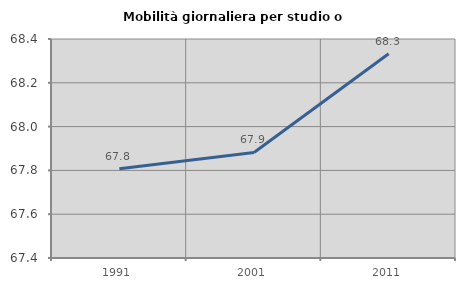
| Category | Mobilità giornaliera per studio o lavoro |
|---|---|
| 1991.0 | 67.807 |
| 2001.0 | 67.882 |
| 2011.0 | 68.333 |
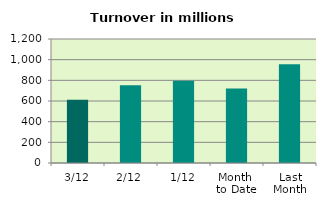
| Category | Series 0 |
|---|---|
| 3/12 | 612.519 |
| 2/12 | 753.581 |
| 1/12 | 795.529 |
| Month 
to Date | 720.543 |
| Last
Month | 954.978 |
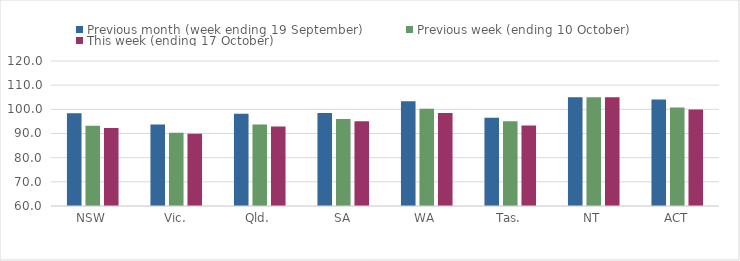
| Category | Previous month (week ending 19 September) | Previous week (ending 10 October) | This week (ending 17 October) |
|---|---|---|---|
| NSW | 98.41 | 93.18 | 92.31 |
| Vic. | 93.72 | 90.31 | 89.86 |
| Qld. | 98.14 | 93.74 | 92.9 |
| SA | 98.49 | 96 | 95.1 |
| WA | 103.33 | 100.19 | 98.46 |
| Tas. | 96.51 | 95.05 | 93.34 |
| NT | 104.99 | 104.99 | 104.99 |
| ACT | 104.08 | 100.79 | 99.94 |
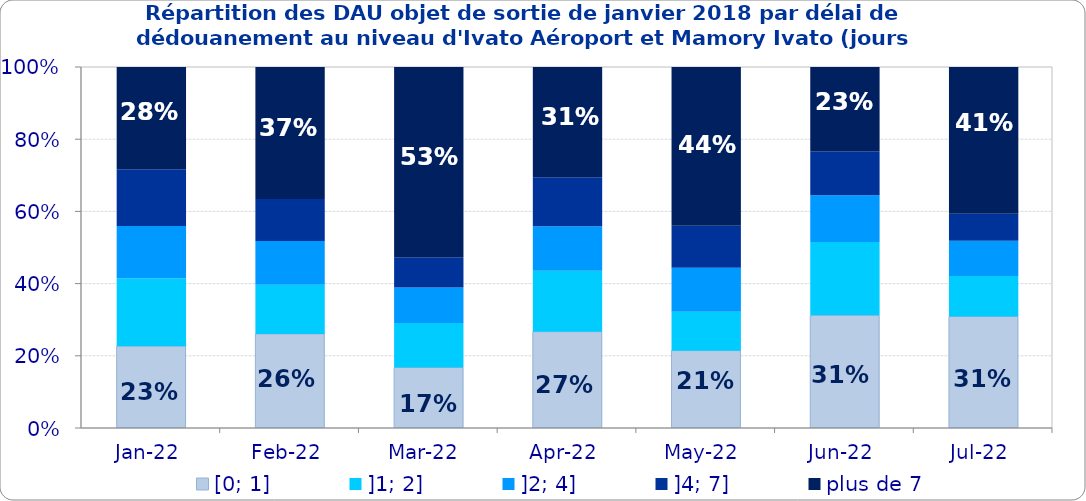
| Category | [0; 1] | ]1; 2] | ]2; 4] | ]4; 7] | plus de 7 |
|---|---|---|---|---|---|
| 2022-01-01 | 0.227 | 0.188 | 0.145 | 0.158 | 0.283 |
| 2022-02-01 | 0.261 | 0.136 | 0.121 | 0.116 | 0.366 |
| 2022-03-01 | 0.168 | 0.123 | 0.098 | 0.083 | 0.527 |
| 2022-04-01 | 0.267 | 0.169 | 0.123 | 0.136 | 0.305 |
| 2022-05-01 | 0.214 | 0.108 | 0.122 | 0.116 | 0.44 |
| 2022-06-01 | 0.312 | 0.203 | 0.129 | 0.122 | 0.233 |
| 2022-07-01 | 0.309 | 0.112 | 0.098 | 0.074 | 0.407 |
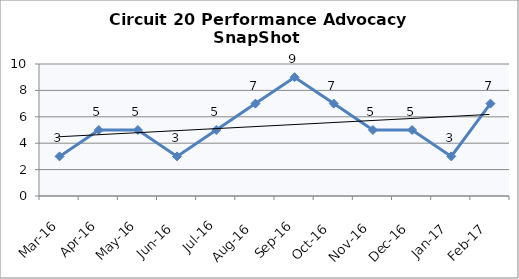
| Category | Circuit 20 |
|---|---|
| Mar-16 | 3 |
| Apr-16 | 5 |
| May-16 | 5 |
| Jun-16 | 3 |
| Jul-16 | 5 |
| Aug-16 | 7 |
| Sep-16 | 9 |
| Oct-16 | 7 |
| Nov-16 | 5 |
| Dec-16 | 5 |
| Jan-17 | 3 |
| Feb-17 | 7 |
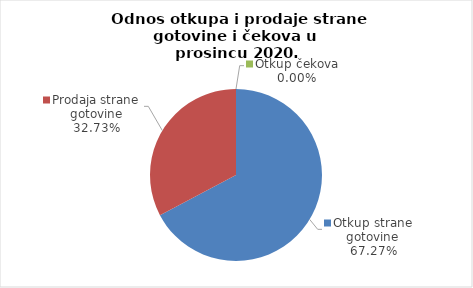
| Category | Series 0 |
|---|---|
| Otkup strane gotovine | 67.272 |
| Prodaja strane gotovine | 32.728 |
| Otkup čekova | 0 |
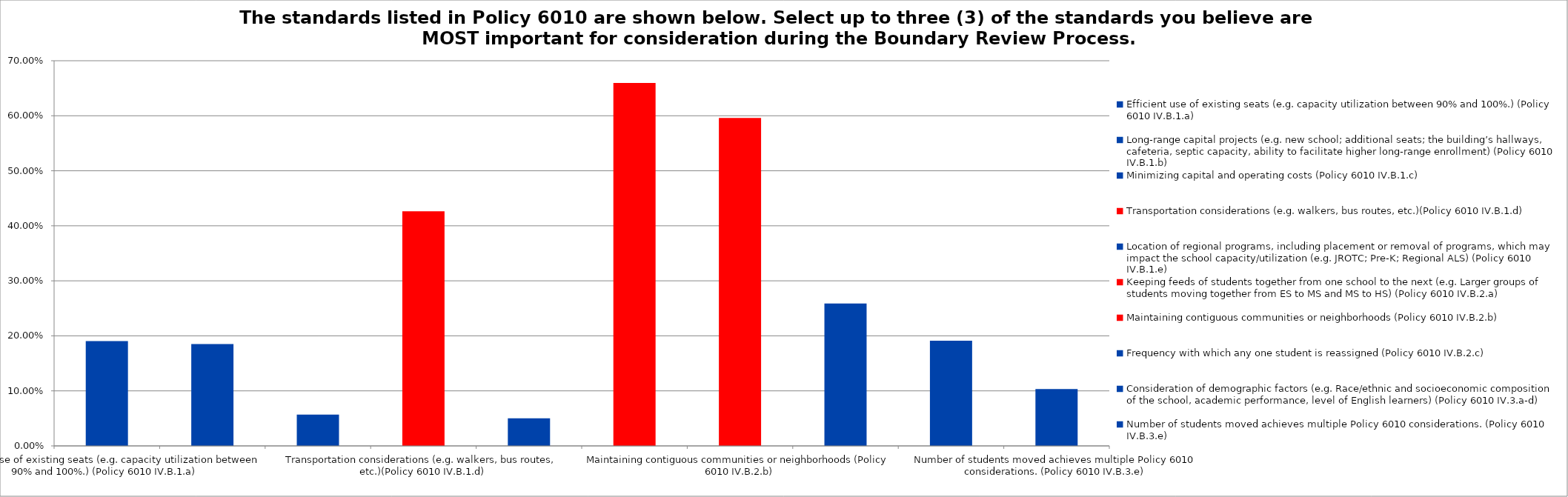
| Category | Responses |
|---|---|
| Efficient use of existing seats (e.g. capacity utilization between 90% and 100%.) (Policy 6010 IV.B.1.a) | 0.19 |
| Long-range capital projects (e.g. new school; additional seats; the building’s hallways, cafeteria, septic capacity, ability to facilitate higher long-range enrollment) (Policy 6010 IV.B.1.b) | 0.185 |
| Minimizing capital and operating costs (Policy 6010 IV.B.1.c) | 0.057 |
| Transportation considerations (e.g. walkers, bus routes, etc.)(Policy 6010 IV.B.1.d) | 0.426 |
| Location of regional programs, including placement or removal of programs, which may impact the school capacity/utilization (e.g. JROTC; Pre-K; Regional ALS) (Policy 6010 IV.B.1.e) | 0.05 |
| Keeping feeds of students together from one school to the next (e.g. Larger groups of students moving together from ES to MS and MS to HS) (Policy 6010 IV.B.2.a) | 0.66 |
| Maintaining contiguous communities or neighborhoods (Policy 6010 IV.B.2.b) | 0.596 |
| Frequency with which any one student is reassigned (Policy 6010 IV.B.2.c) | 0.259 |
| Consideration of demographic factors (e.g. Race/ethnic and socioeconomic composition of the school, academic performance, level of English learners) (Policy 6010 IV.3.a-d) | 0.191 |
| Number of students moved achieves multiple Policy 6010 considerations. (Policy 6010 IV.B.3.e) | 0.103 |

...

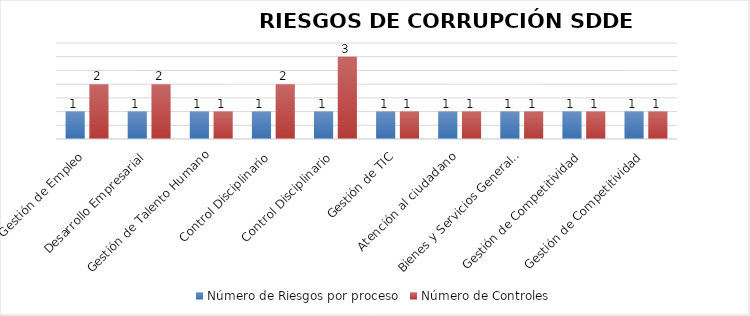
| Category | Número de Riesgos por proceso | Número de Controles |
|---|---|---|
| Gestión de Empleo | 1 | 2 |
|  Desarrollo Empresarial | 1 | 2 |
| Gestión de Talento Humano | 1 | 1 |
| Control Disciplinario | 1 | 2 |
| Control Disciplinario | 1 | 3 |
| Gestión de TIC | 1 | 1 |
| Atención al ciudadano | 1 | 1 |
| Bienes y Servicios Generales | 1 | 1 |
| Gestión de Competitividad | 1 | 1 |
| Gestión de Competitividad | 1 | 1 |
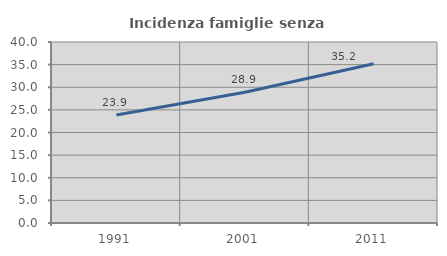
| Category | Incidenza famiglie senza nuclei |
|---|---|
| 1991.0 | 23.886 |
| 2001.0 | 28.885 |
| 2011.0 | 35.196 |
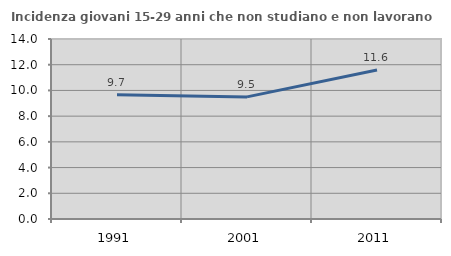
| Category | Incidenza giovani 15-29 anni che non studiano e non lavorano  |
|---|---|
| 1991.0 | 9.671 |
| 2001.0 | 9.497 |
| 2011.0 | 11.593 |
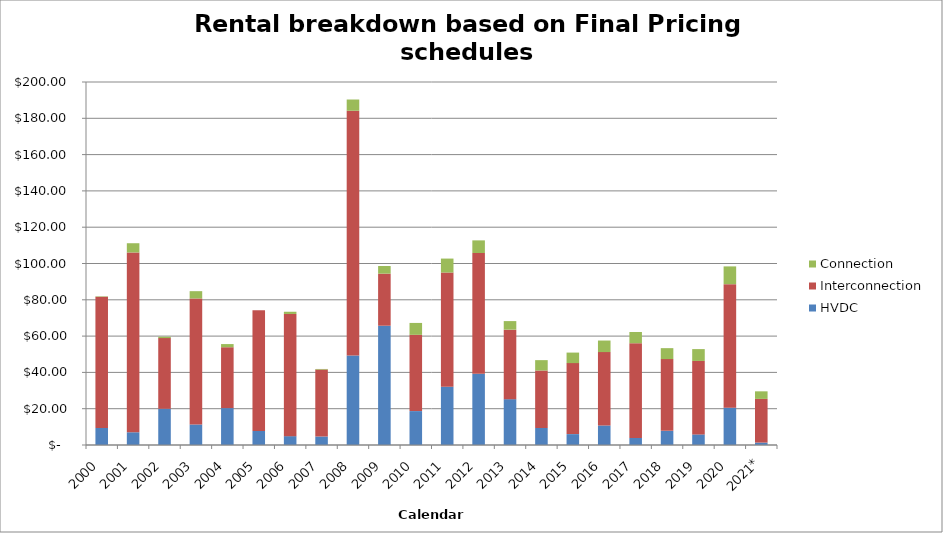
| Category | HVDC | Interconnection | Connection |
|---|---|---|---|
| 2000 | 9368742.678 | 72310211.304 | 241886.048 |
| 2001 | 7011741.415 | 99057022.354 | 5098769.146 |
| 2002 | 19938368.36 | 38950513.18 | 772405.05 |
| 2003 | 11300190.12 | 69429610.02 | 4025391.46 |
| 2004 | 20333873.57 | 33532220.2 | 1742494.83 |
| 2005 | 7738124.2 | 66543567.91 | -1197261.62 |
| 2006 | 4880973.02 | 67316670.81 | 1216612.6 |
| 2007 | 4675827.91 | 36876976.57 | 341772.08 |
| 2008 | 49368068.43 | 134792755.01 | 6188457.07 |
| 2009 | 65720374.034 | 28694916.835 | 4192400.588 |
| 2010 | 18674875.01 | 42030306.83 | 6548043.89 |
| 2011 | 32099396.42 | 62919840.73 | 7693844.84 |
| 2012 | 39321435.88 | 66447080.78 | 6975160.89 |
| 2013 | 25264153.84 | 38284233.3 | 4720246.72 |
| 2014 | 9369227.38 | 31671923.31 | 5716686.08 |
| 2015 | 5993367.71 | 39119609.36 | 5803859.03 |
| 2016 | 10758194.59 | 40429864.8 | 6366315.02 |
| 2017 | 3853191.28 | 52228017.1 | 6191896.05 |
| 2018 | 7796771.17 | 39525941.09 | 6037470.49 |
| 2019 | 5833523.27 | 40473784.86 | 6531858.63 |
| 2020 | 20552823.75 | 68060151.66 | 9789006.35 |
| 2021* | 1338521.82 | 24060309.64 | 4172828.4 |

---

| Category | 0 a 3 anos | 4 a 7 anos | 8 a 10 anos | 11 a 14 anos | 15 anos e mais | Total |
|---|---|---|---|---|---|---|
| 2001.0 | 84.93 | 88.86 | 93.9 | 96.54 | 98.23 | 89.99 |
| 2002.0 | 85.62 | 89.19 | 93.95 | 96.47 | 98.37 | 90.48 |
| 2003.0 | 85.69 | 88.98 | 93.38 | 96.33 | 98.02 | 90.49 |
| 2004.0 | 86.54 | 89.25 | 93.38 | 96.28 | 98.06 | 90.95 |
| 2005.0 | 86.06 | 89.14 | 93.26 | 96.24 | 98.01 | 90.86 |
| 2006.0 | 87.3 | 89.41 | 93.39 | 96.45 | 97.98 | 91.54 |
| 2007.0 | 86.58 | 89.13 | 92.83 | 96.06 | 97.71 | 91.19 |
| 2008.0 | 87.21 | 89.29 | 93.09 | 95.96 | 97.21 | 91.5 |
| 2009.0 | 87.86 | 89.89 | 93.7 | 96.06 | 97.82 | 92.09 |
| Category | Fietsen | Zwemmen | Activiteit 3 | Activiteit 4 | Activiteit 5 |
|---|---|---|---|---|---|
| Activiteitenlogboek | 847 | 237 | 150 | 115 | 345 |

Action item: When you reach the line with "studio o lavoro |" in the records above, begin repeating the lines exactly, and stop after the line with "IV.B.1.b) | 0.185 |". Skip all pictures.

Answer section:
| Category | Mobilità giornaliera per studio o lavoro |
|---|---|
| 1991.0 | 67.807 |
| 2001.0 | 67.882 |
| 2011.0 | 68.333 |
| Category | Series 0 |
|---|---|
| 3/12 | 612.519 |
| 2/12 | 753.581 |
| 1/12 | 795.529 |
| Month 
to Date | 720.543 |
| Last
Month | 954.978 |
| Category | Previous month (week ending 19 September) | Previous week (ending 10 October) | This week (ending 17 October) |
|---|---|---|---|
| NSW | 98.41 | 93.18 | 92.31 |
| Vic. | 93.72 | 90.31 | 89.86 |
| Qld. | 98.14 | 93.74 | 92.9 |
| SA | 98.49 | 96 | 95.1 |
| WA | 103.33 | 100.19 | 98.46 |
| Tas. | 96.51 | 95.05 | 93.34 |
| NT | 104.99 | 104.99 | 104.99 |
| ACT | 104.08 | 100.79 | 99.94 |
| Category | [0; 1] | ]1; 2] | ]2; 4] | ]4; 7] | plus de 7 |
|---|---|---|---|---|---|
| 2022-01-01 | 0.227 | 0.188 | 0.145 | 0.158 | 0.283 |
| 2022-02-01 | 0.261 | 0.136 | 0.121 | 0.116 | 0.366 |
| 2022-03-01 | 0.168 | 0.123 | 0.098 | 0.083 | 0.527 |
| 2022-04-01 | 0.267 | 0.169 | 0.123 | 0.136 | 0.305 |
| 2022-05-01 | 0.214 | 0.108 | 0.122 | 0.116 | 0.44 |
| 2022-06-01 | 0.312 | 0.203 | 0.129 | 0.122 | 0.233 |
| 2022-07-01 | 0.309 | 0.112 | 0.098 | 0.074 | 0.407 |
| Category | Circuit 20 |
|---|---|
| Mar-16 | 3 |
| Apr-16 | 5 |
| May-16 | 5 |
| Jun-16 | 3 |
| Jul-16 | 5 |
| Aug-16 | 7 |
| Sep-16 | 9 |
| Oct-16 | 7 |
| Nov-16 | 5 |
| Dec-16 | 5 |
| Jan-17 | 3 |
| Feb-17 | 7 |
| Category | Series 0 |
|---|---|
| Otkup strane gotovine | 67.272 |
| Prodaja strane gotovine | 32.728 |
| Otkup čekova | 0 |
| Category | Responses |
|---|---|
| Efficient use of existing seats (e.g. capacity utilization between 90% and 100%.) (Policy 6010 IV.B.1.a) | 0.19 |
| Long-range capital projects (e.g. new school; additional seats; the building’s hallways, cafeteria, septic capacity, ability to facilitate higher long-range enrollment) (Policy 6010 IV.B.1.b) | 0.185 |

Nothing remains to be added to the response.